Schattenblick → INFOPOOL → POLITIK → REPORT


INTERVIEW/434: Manifest für Gegenkultur - Front gegen Fremd- und Vorherrschaften ...    Julieta Daza im Gespräch (SB)


Gespräch am 8. Juni 2019 in Berlin-Neukölln


Die in Venezuela lebende Kolumbianerin Julieta Daza gehört dem Team der Website Agencia Bolivariana de Prensa (ABP-Noticias) an. Zudem wirkte sie bei der Wochenzeitung Petare Al Día mit, die von einer Gemeinde in Caracas herausgegeben wird. Für verschiedene politische Organisationen arbeitet sie im Management der sozialen Netzwerke, hauptsächlich über Facebook. Darüber hinaus bringt sie Erfahrungen aus der Redaktion der Radiosendung "Paraos en la raya" und dem Gemeindesender Radio Arsenal (98,1 FM) in Caracas mit, die im Rahmen der Bolivarischen Revolution entstanden sind. [1]

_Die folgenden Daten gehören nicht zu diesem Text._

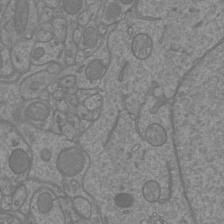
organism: Mouse
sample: Cortical neurons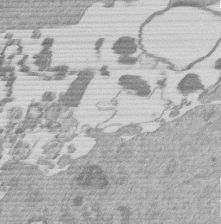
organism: Mouse
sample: Dividing mouse embryo 1 cell stage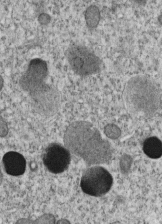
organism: C. elegans
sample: C. elegans embryo early stage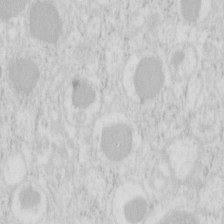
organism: Mouse
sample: Pancreas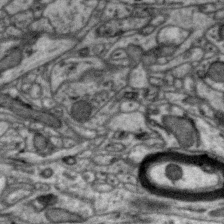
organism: Zebra finch
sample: Brain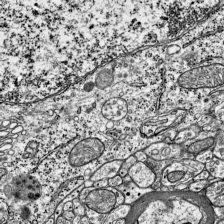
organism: Mouse
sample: Visual Cortex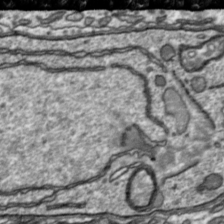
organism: Toxoplasma gondii
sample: Parasites in a vacuole inside a host cell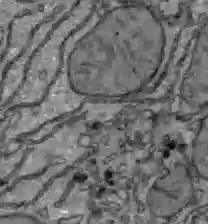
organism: C57BL Mouse
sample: Liver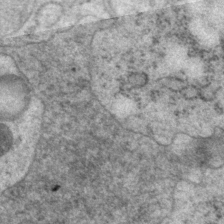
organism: P. pacificus
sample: Pharynx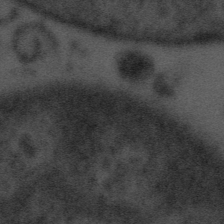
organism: Tuwongella immobilis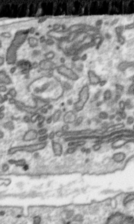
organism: Toxoplasma gondii
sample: Parasites in a vacuole inside a host cell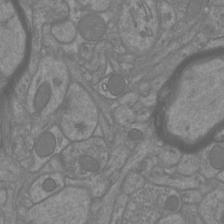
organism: Mouse
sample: Cortical neurons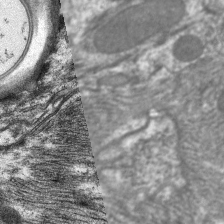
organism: C. elegans
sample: Pharynx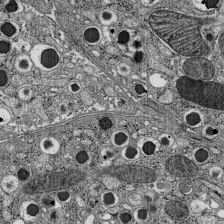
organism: C57BL Mouse
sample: Pancreatic islet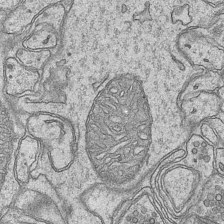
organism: Mouse
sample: CA1 Hippocampus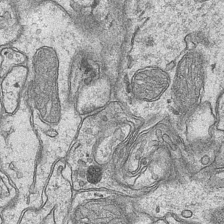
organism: Mouse
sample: CA1 Hippocampus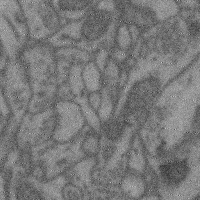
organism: Mouse
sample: Cerebral cortex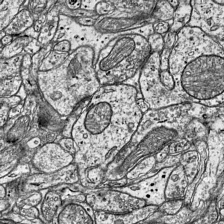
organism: Mouse
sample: Visual Cortex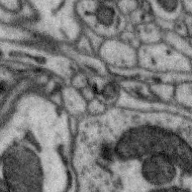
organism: Zebra finch
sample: Brain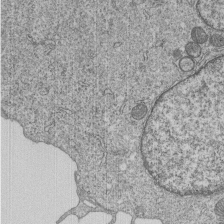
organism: Human
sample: MDA-MB-231 cells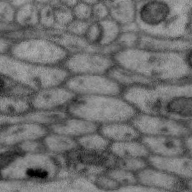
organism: Zebra finch
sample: Brain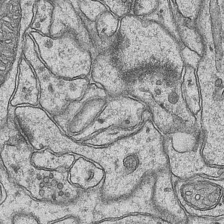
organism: Mouse
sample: CA1 Hippocampus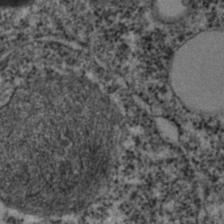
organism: C. elegans
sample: C. elegans embryo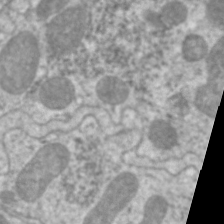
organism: C. elegans
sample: Pharynx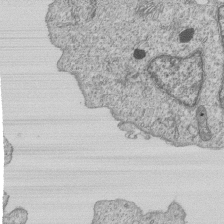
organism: Human
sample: MDA-MB-231 cells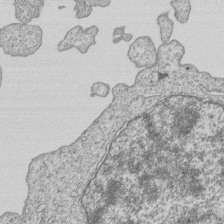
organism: Human
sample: MDA-MB-231 cells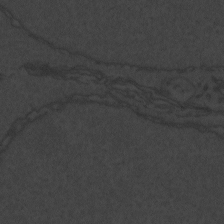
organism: Zebrafish
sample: Macrophage infected with Toxoplasma gondii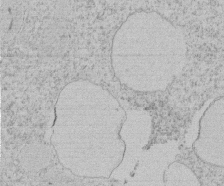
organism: Tetrahymena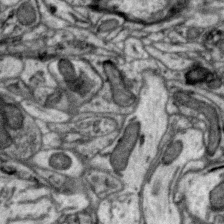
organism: Zebra finch
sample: Brain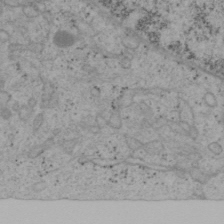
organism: Human
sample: HeLa cells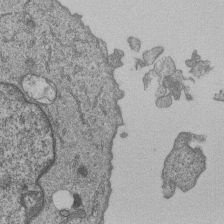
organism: Human
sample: MDA-MB-231 cells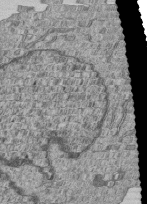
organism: Human
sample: MDA-MB-231 cells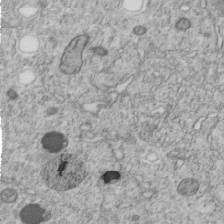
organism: C. elegans
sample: C. elegans embryo early stage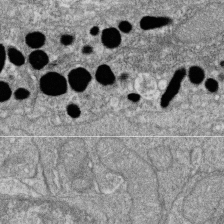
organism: Zebrafish
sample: Cilia; retinal pigment epithelium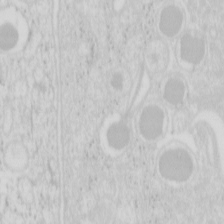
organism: Mouse
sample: Pancreas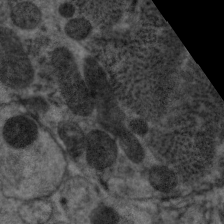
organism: C. elegans
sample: Pharynx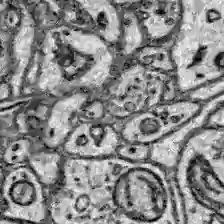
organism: Zebrafish
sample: Brain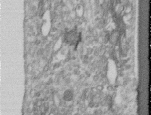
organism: Human
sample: Centriole in RPE cells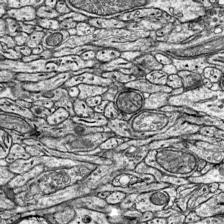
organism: Mouse
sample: Visual Cortex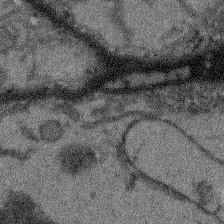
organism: Arabidopsis thaliana
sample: Root tip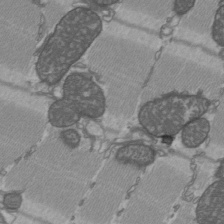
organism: C57BL Mouse
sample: Heart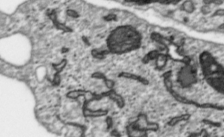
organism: Toxoplasma gondii
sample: Parasites in a vacuole inside a host cell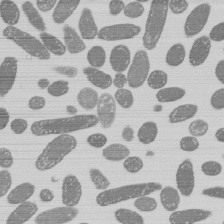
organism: E. coli
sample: Bacterial nucleoid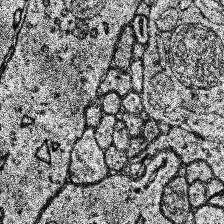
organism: Human
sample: Temporal Lobe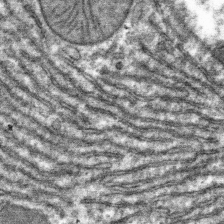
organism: Mouse
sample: Mouse hepatocytes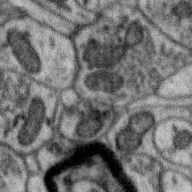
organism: Zebra finch
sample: Brain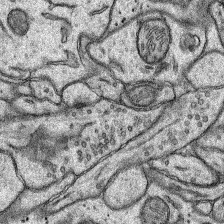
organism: Rat
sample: Hippocampus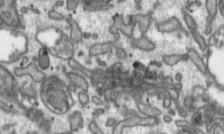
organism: Toxoplasma gondii
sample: Parasites in a vacuole inside a host cell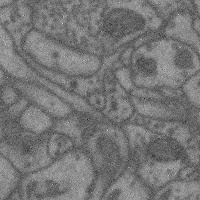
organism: Mouse
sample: Cerebral cortex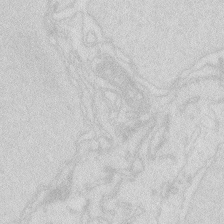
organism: Zebrafish
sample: Macrophage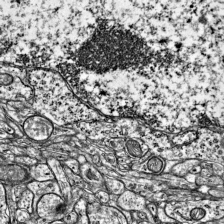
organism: Mouse
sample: Visual Cortex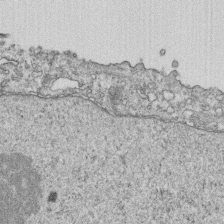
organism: Human
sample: HeLa cell HIV synapse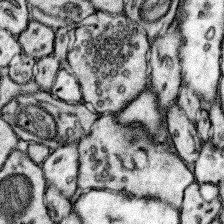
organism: Mouse
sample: Somatosensory cortex neuropil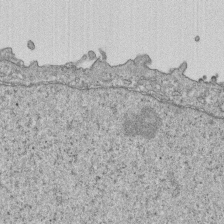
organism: Human
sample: HeLa cell HIV synapse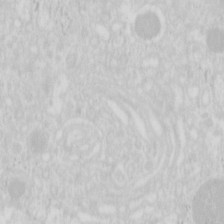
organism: Mouse
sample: Pancreas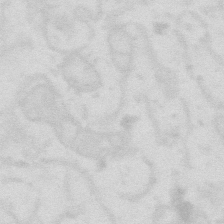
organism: Human
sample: HeLa cells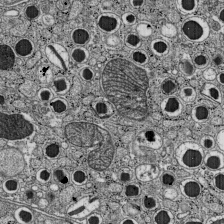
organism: C57BL Mouse
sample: Pancreatic islet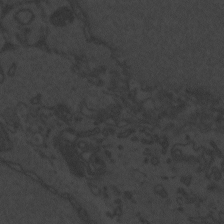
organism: Zebrafish
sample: Macrophage infected with Toxoplasma gondii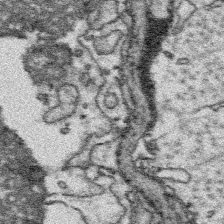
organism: Platynereis dumerilii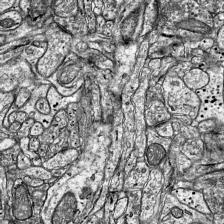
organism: Mouse
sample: Visual Cortex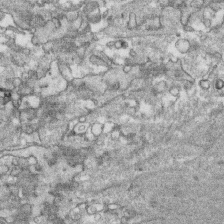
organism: Human
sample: CRL-1474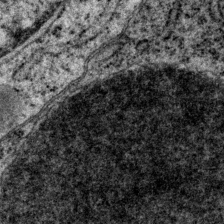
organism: P. pacificus
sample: Pharynx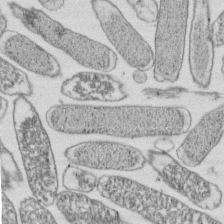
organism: E. coli
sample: Bacterial nucleoid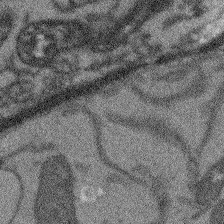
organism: Arabidopsis thaliana
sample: Root tip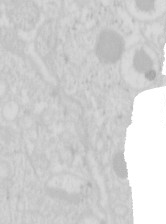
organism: Mouse
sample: Pancreas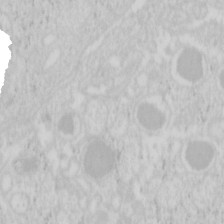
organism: Mouse
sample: Pancreas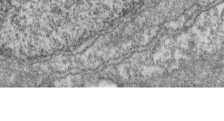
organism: Zebrafish
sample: Cilia; retinal pigment epithelium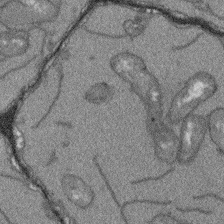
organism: Arabidopsis thaliana
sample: Root tip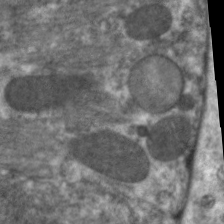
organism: C. elegans
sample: Pharynx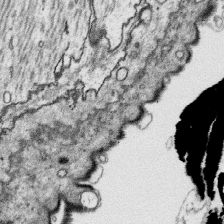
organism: Platynereis dumerilii
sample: Parapodia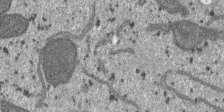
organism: Human
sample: Lung epithelial cells infected with SARS-CoV-2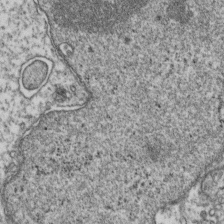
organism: Human
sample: Activated Jurkat CD4+ T cells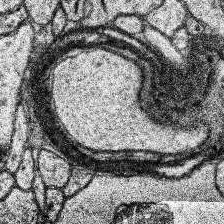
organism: Human
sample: Temporal Lobe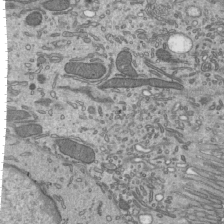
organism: Mouse
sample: Mouse epididymis efferent ductule cilia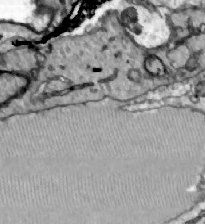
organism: Zebrafish
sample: Actinotrichia fibers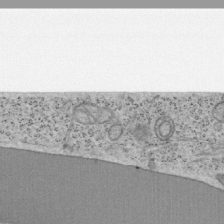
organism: Human
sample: HeLa cells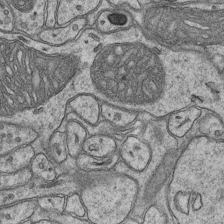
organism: Mouse
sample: CA1 Hippocampus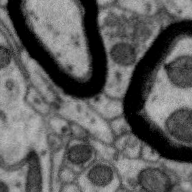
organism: Zebra finch
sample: Brain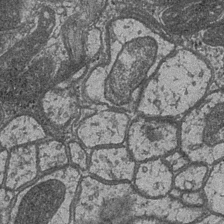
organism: Drosophila
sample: Optic medulla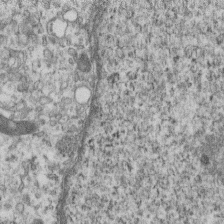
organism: Mouse
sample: Centriole in ependymal cells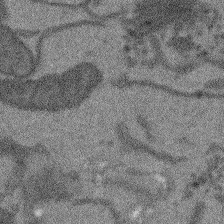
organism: Arabidopsis thaliana
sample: Root tip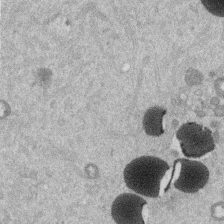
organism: Mouse
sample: Dividing mouse embryo 1 cell stage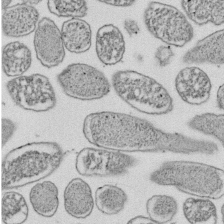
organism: E. coli
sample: Bacterial nucleoid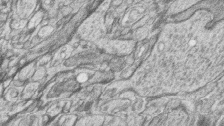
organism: Zebrafish
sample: synaptic ribbons in rod cells and cone cells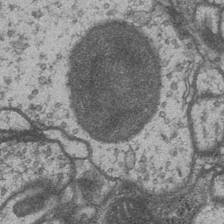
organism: Drosophila
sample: Optic medulla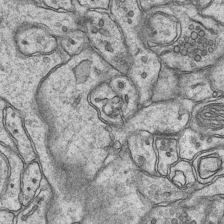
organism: Mouse
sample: CA1 Hippocampus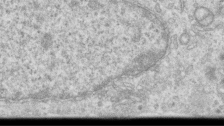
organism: Human
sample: Centriole in RPE cells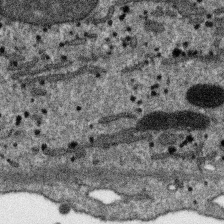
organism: Human
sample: Lung epithelial cells infected with SARS-CoV-2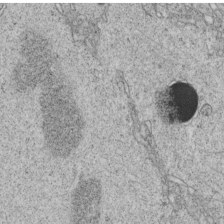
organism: C. elegans
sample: C. elegans embryo early stage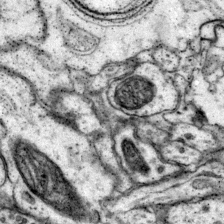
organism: Mouse
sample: Primary visual cortex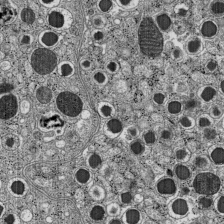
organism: C57BL Mouse
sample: Pancreatic islet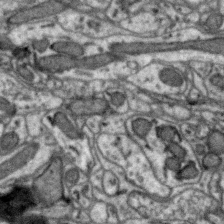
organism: Zebra finch
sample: Brain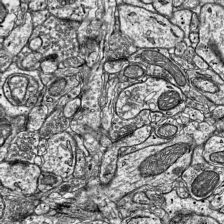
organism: Mouse
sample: Visual Cortex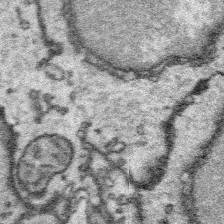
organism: Platynereis dumerilii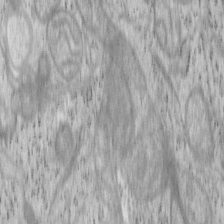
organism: Human
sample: HeLa cells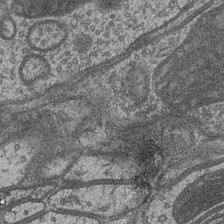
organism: Drosophila
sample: Optic medulla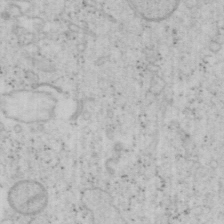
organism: Human
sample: HeLa cells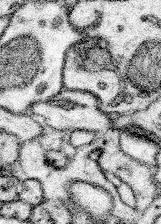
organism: Mouse
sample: Somatosensory cortex neuropil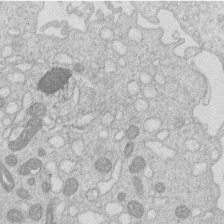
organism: Human
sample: Macrophage cells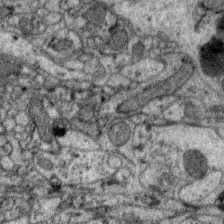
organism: Zebra finch
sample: Brain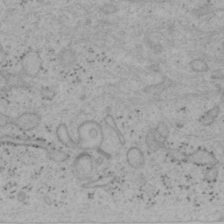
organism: Human
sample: HeLa cells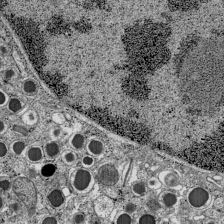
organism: C57BL Mouse
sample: Pancreatic islet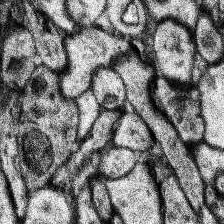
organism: Human
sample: Temporal Lobe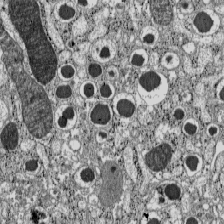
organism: C57BL Mouse
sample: Pancreatic islet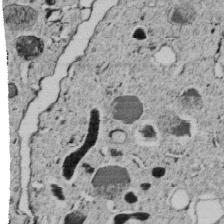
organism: C. elegans
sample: C. elegans embryo early stage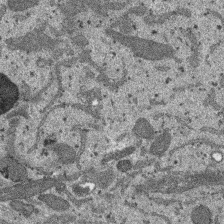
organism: Human
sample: Lung epithelial cells infected with SARS-CoV-2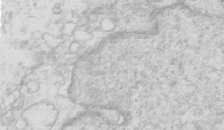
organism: Mouse
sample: Multiciliated cells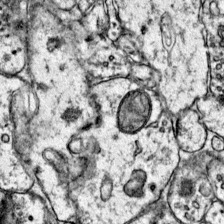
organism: Mouse
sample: Primary visual cortex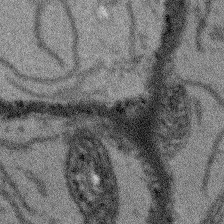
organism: Arabidopsis thaliana
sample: Root tip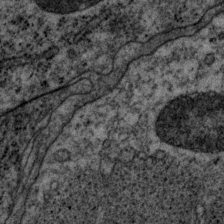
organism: P. pacificus
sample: Pharynx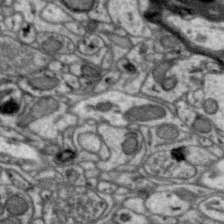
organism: Zebra finch
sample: Brain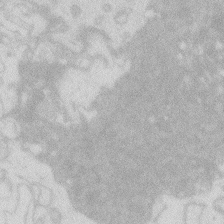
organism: Zebrafish
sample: Macrophage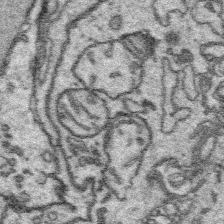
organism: Platynereis dumerilii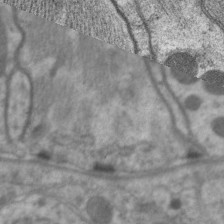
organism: C. elegans
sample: Pharynx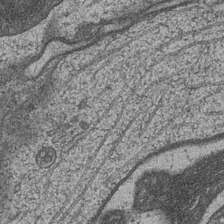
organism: Drosophila
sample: Optic medulla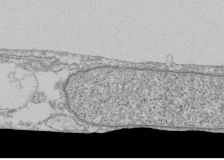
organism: Human
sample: Fibroblast cells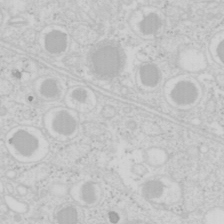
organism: Mouse
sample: Pancreas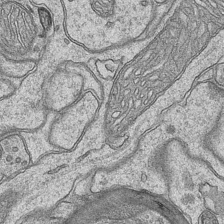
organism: Mouse
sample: CA1 Hippocampus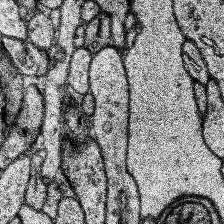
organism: Human
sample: Temporal Lobe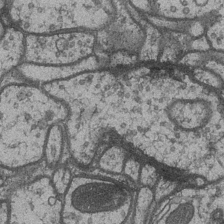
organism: Drosophila
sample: Optic medulla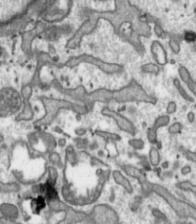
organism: Toxoplasma gondii
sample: Parasites in a vacuole inside a host cell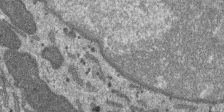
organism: Human
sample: Lung epithelial cells infected with SARS-CoV-2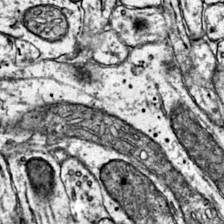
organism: Mouse
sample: Primary visual cortex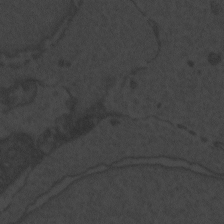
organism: Zebrafish
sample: Macrophage infected with Toxoplasma gondii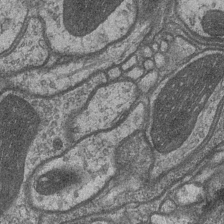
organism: Drosophila
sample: Optic medulla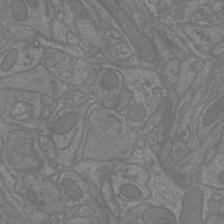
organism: Mouse
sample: Cortical neurons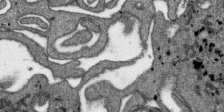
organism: Human
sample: Lung epithelial cells, uninfected (mock) control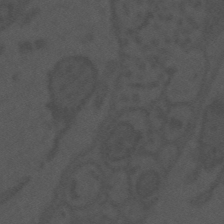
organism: Mouse
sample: Suprachiasmatic nucleus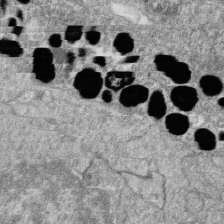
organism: Zebrafish
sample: Cilia; retinal pigment epithelium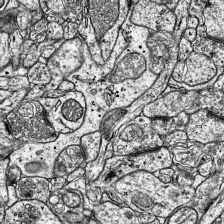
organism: Mouse
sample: Visual Cortex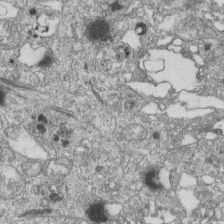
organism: Human
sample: HeLa cell HIV synapse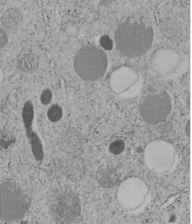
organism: C. elegans
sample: C. elegans embryo early stage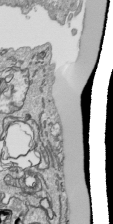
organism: Human
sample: Mitochondria in HCT116 cells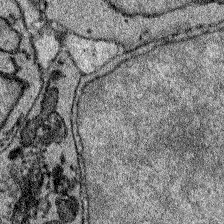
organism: Zebrafish
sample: Larval olfactory bulb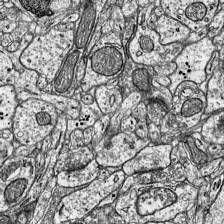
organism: Mouse
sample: Visual Cortex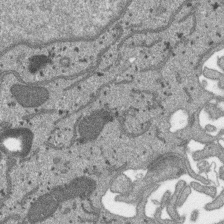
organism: Human
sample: Lung epithelial cells infected with SARS-CoV-2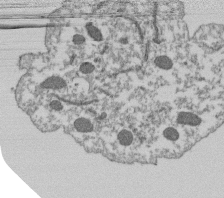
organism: Dictyostelium discoideum
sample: Dictyostelium multivesicular bodies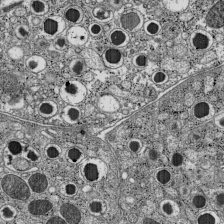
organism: C57BL Mouse
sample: Pancreatic islet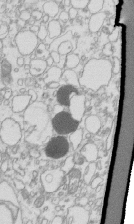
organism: Mouse
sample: Macrophages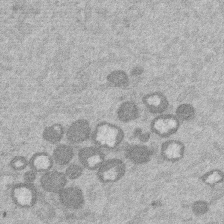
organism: Mouse
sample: Dividing mouse embryo 1 cell stage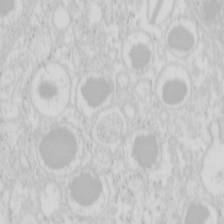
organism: Mouse
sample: Pancreas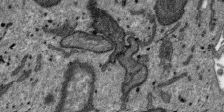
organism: Human
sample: Lung epithelial cells, uninfected (mock) control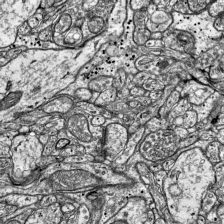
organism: Mouse
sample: Visual Cortex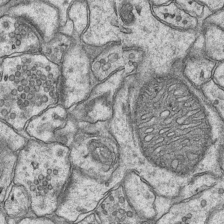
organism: Mouse
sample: CA1 Hippocampus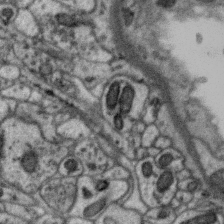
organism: Zebra finch
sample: Brain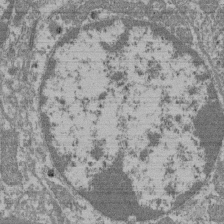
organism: Mouse
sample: Glomerulus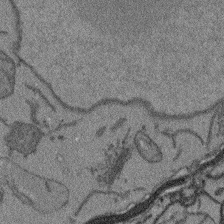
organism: Arabidopsis thaliana
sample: Root tip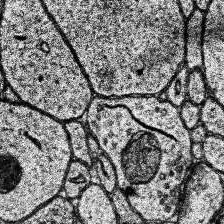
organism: Human
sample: Temporal Lobe

Bei der Künstler-Konferenz zum "Manifest für Gegenkultur" [2] der Kulturzeitschrift Melodie & Rhythmus, die am 8. Juni im Berliner Heimathafen Neukölln stattfand, gehörte Julieta Daza zu den Teilnehmerinnen des Podiums "Unter den Medien schweigen die Musen" - Im Bann von Manipulationsästhetik und (digitalisierter) Meinungsmache. Am Rande der Konferenz beantwortete sie dem Schattenblick einige vertiefende Fragen zur Entwicklung in Venezuela im Kontext der Bolivarischen Revolution.


Mit Mikrophon beim Vortrag - Foto: © 2019 by Schattenblick

Julieta Daza
Foto: © 2019 by Schattenblick


Schattenblick (SB): Die Bolivarische Revolution in Venezuela war für die europäische und auch die deutsche Linke lange ein hochgeschätzter Entwurf, da es ansonsten weltweit wenig vergleichbare emanzipatorische Entwicklungen gab. Inzwischen ist diese Begeisterung doch erheblich abgeflaut, zumal auch die Propaganda der Gegenseite zunehmend verfängt. Wie schätzt du diese Entwicklung ein?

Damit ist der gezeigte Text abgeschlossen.